Pace fatta alla Rolli, accordo a metà tra industria e agricoltura

29 Marzo 2015

Roseto, l’intesa preliminare che martedì dovrà essere approvata dai quasi 900 lavoratori prevede che restino gli stessi trattamenti economici e che cambi solo l’aspetto previdenziale

ROSETO. Trattamenti economici e normativi come da contratti collettivi nazionali di lavoro dell’industria alimentare, con inquadramento previdenziale proprio del settore agricolo.

È la sintesi dell’ipotesi di accordo raggiunta l’altra sera nella sede di Confindustria tra le rappresentanze sindacali e quelle delle società Rolli e Salpa, i cui termini saranno riferiti ai lavoratori martedì in un’assemblea che si terrà al palazzo dello sport di Roseto da mezzogiorno. «Tale ipotesi», spiega Franco Pescara della Fai Cisl, «sarà presentata ai lavoratori, sia fissi che stagionali, per questi ultimi sia per chi attualmente ha un contratto, sia per tutti coloro che torneranno a lavorare in Rolli e che fanno parte del bacino di lavoratori che da anni lavorano nella stessa azienda». Dunque tutti i lavoratori della Rolli (i 175 fissi e i 620 stagionali) saranno chiamati a ratificare l’ipotesi di accordo.

«E’ un buon accordo», commenta Corrado Peracchia della Flai Cgil, «concluso dopo 10 mesi di trattative complesse. Contempera le esigenze dell’azienda di cogliere i benefici conseguenti all’inquadramento in agricoltura e dall’altra parte si tutelano i lavoratori mantenendo l’inquadramento nel settore industriale. Non ci sarà per il personale nessuna variazione di trattamento. L’accordo ha una valenza che va oltre: getta le basi per un consolidamento delle relazioni sindacali nuove. E per riapre il confronto sul contratto aziendale». «Grazie alla determinazione dei lavoratori a non passare al contratto agricolo», aggiunge Pescara, «possiamo dire che siamo soddisfatti del risultato. Resta il contratto industria alimentare con le tutele che contiene. Per i lavoratori stagionali non si parla di contratto a chiamata ma di contratto in continuità con le vecchie regole».

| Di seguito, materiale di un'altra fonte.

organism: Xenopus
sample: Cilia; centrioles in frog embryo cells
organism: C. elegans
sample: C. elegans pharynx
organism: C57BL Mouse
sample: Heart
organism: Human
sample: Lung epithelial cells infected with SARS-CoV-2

Resta valida l’operazione impostata dai vertici dell’azienda che sarà attuata con la concessione in affitto di Rolli a Salpa (la nuova società di natura agricola costituita ad hoc) del ramo d’azienda costituito dall’unità produttiva di Roseto destinata alla lavorazione e trasformazione dei prodotti agricoli.

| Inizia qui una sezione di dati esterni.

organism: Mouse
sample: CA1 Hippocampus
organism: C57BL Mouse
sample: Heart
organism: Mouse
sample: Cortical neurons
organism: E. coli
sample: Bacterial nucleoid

Il trasferimento, che avverrà il 15 aprile e dovrà durare non meno di 5 anni, comprenderà anche i rapporti di lavoro tra i dipendenti in forza alla Rolli che passeranno poi a Salpa. In pratica, quindi, le forze sindacali non ostacoleranno il passaggio a Salpa, con tutti i benefici anche comunitari che ne deriveranno per la nuova società. Di contro l’azienda ha accettato di mantenere i livelli economici e normativi propri dell’industria alimentare, mentre per lo Stato entrerà in vigore l’inquadramento previdenziale del settore agricolo. «Non parlerei di vittoria ma di un buon pareggio», conclude Franco Vagnozzi della Rsu, «di positivo c’è però la prospettiva di crescita per i lavoratori del gruppo, ma anche per l’indotto e per l’intera collettività rosetana».